My GAE application has been up and running for about a week now. The app- ThhetaNoon- tracks the energy output of solar energy systems (P.V. and Thermo-Solar) in real time, using weather data and mathematical algorithms form the statistical and geographical domains.
I ported the app from your average LAMP configuration to GAE, mainly to the scalability offered by G. The tie-in is an issue, hope GAE doesn't just shout down one day...
I used other Google tools for the development- Google Web Toolkit (GWT), Google charts. Google maps.
The GAE part provides data and some logic services. The GWT front-end performs some logic itself.
You can view the app at:
http://thetanoon.appspot.com/

Yossi

Anonymous said...

Hello Majek,

Thank you for posting your GAE-templates.
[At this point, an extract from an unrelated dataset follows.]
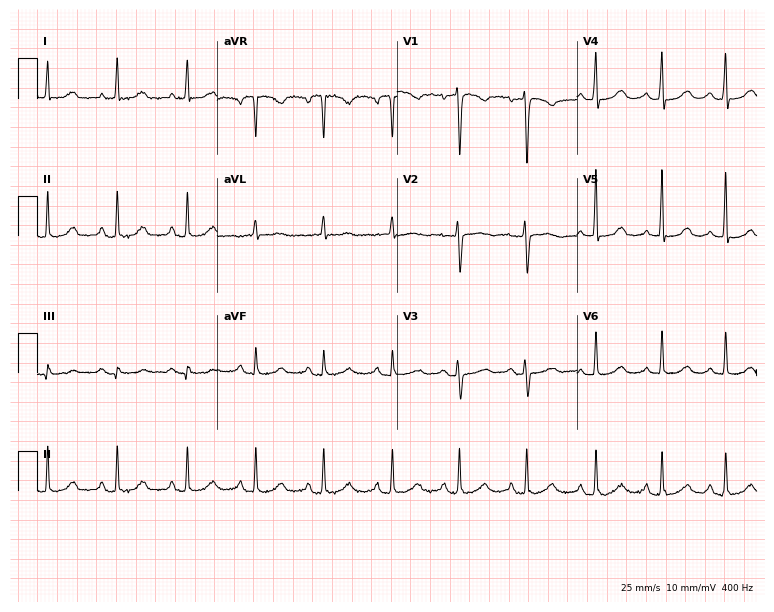
12-lead ECG from a 57-year-old female patient. Labelled as a normal ECG.
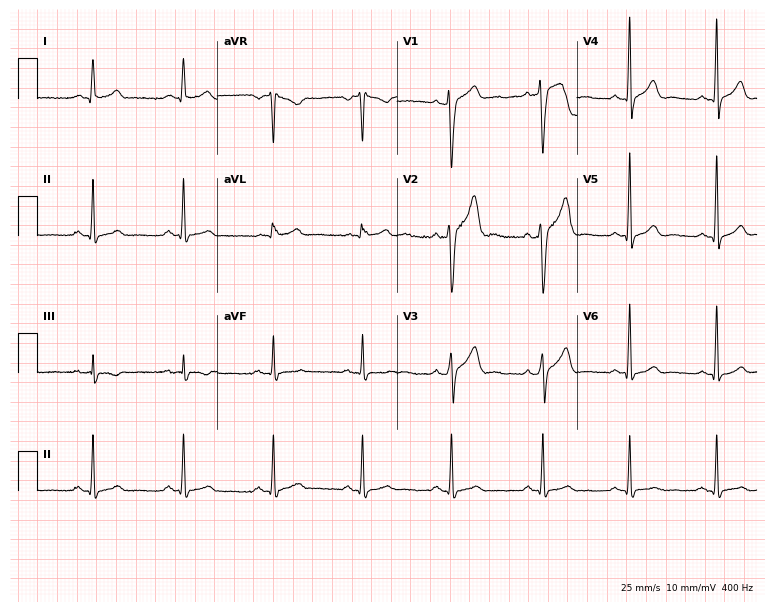
Standard 12-lead ECG recorded from a 30-year-old male patient. None of these six findings is recorded: first-degree AV block, right bundle branch block (RBBB), left bundle branch block (LBBB), sinus bradycardia, atrial fibrillation (AF), sinus tachycardia.

Especially for showing how one can write cookies in GAE. It isn't very well documented.

José Almeida said...

Hey Majek's!
I'm just starting a similar GAE tips&tricks blog and added a link to this post :)
Hope you don't mind!
Check out my first posts:
http://googleappenginetips.blogspot.com

polarbear said...

For Dynamic images uploading
I check file existance in post by:
if isinstance(self.request.POST["file"], cgi.FieldStorage):

Unknown said...

If you're looking for a quick introduction to the Google App Engine check out http://www.squidoo.com/Google-App-Engine

9Yim said...

Thanks so much for your help.

Clarity said...

very helpful post. I was just wondering how to store images in places other than blob store. I think this site - giftag.com is storing images somewhere else, because I can see the filename of the image and the path looks like it is mapped to a physical location. any idea how they do that, without blobstore?

Rakesh said...

Love this app! I really helps that it reminds me.
pacquiao vs margarito fight

Manki said...

Thank you for the useful collection of tips!

SG said...

Your cookie code fails if there is a space in the value - actually only the first word is stored. God damn Google they didn't make any API for cookies!